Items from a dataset
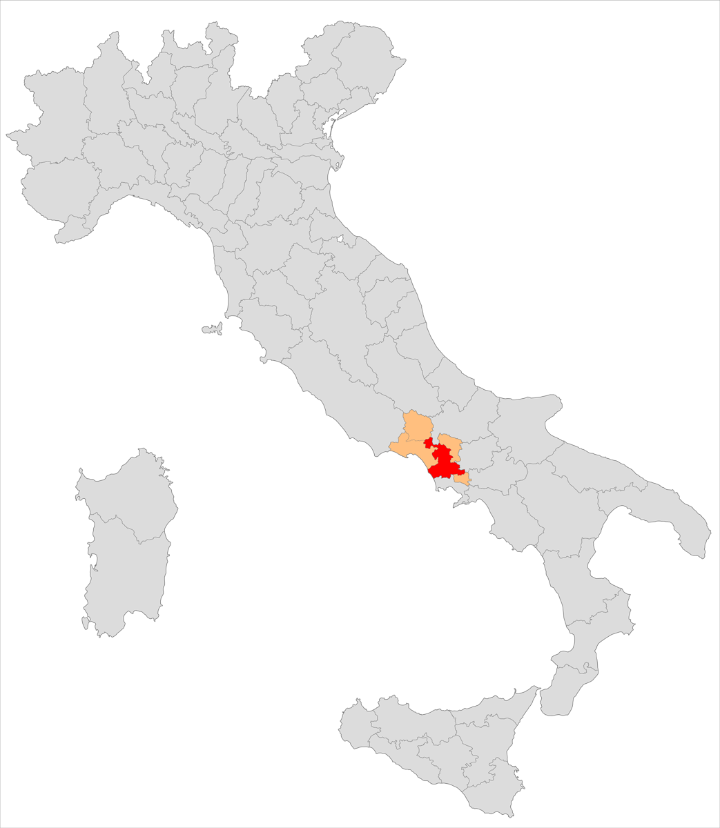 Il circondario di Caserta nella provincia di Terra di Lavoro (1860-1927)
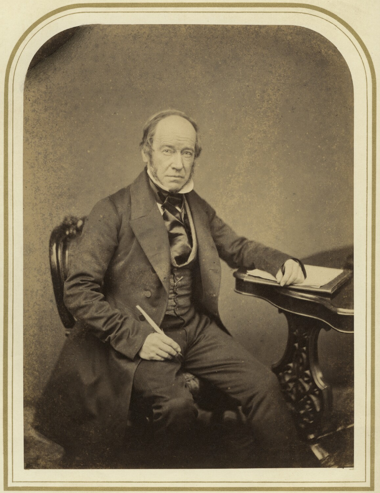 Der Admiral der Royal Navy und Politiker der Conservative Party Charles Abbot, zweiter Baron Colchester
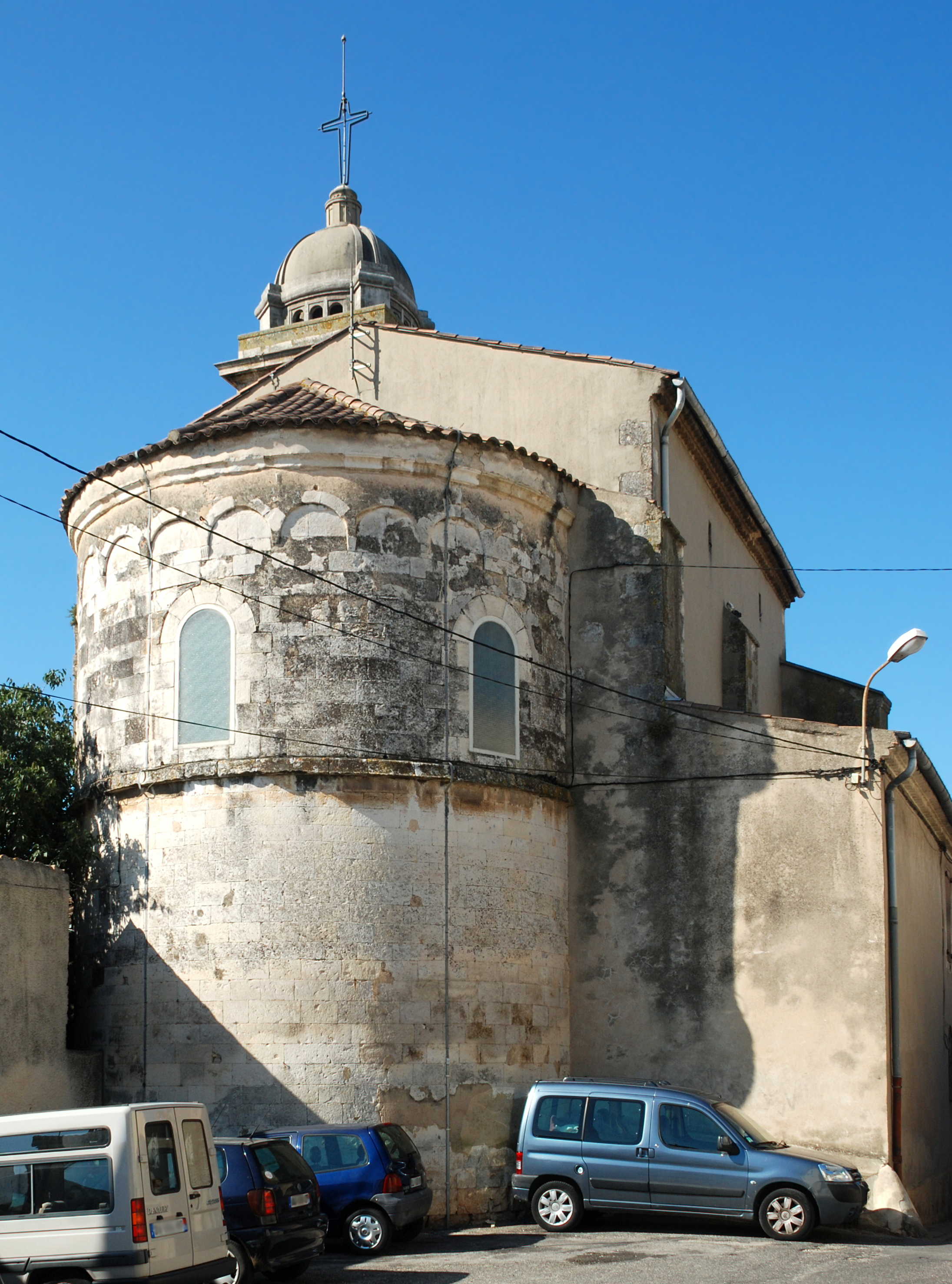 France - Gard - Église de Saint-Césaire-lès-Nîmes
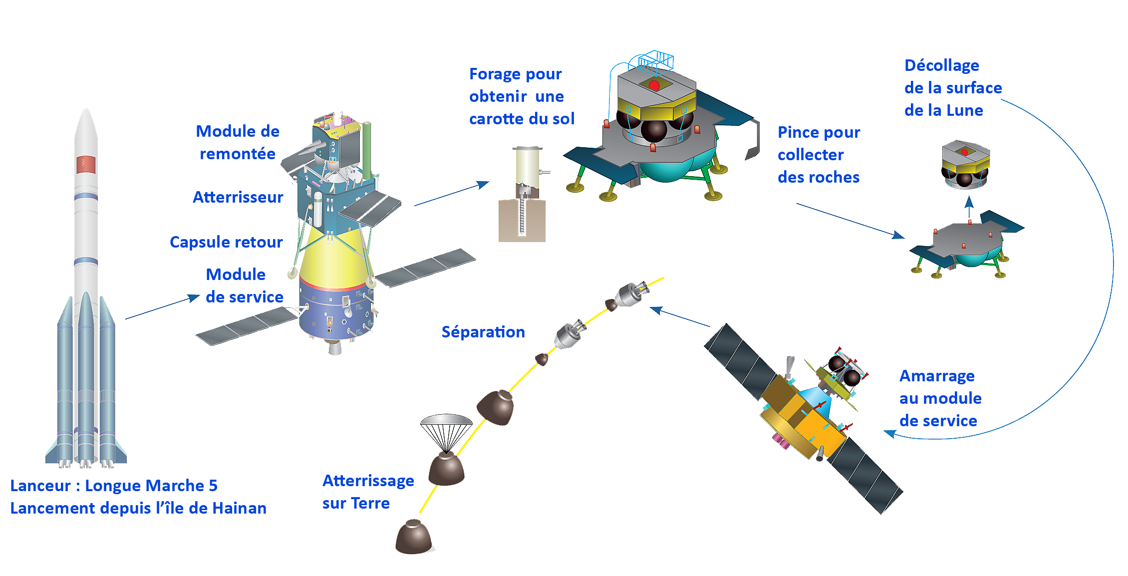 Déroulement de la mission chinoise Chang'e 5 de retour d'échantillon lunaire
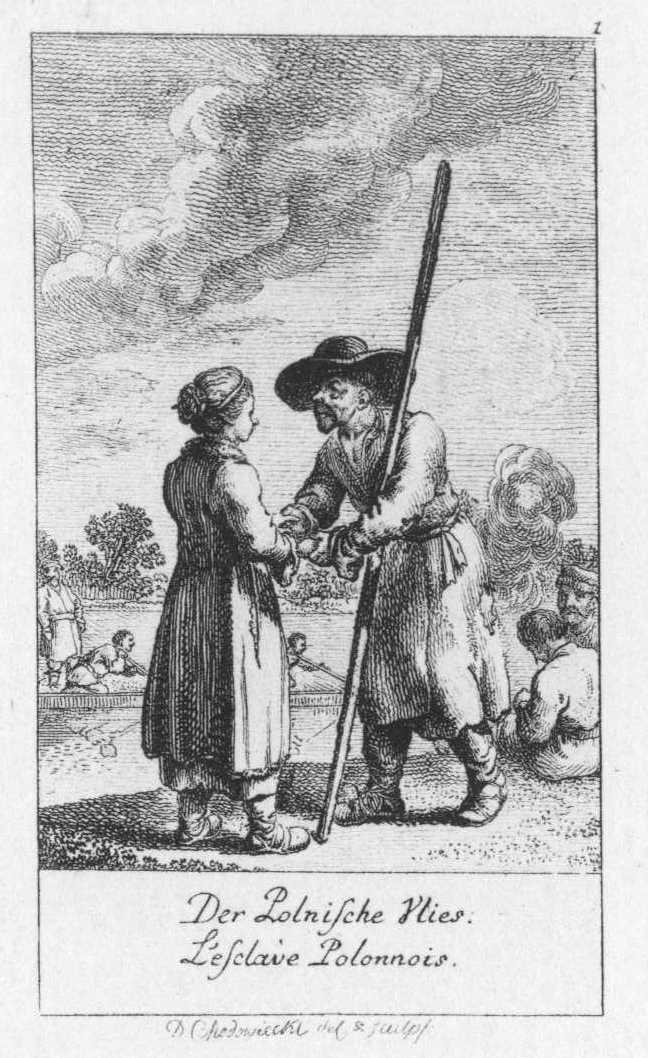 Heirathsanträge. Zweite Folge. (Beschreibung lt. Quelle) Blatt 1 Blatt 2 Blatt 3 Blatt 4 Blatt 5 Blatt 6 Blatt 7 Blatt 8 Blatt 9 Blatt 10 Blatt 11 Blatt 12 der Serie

### Try it
Return the entries above exactly and in full; do not include images.

### Solution to the exercise
 Il circondario di Caserta nella provincia di Terra di Lavoro (1860-1927)
 Der Admiral der Royal Navy und Politiker der Conservative Party Charles Abbot, zweiter Baron Colchester
 France - Gard - Église de Saint-Césaire-lès-Nîmes
 Déroulement de la mission chinoise Chang'e 5 de retour d'échantillon lunaire
 Heirathsanträge. Zweite Folge. (Beschreibung lt. Quelle) Blatt 1 Blatt 2 Blatt 3 Blatt 4 Blatt 5 Blatt 6 Blatt 7 Blatt 8 Blatt 9 Blatt 10 Blatt 11 Blatt 12 der Serie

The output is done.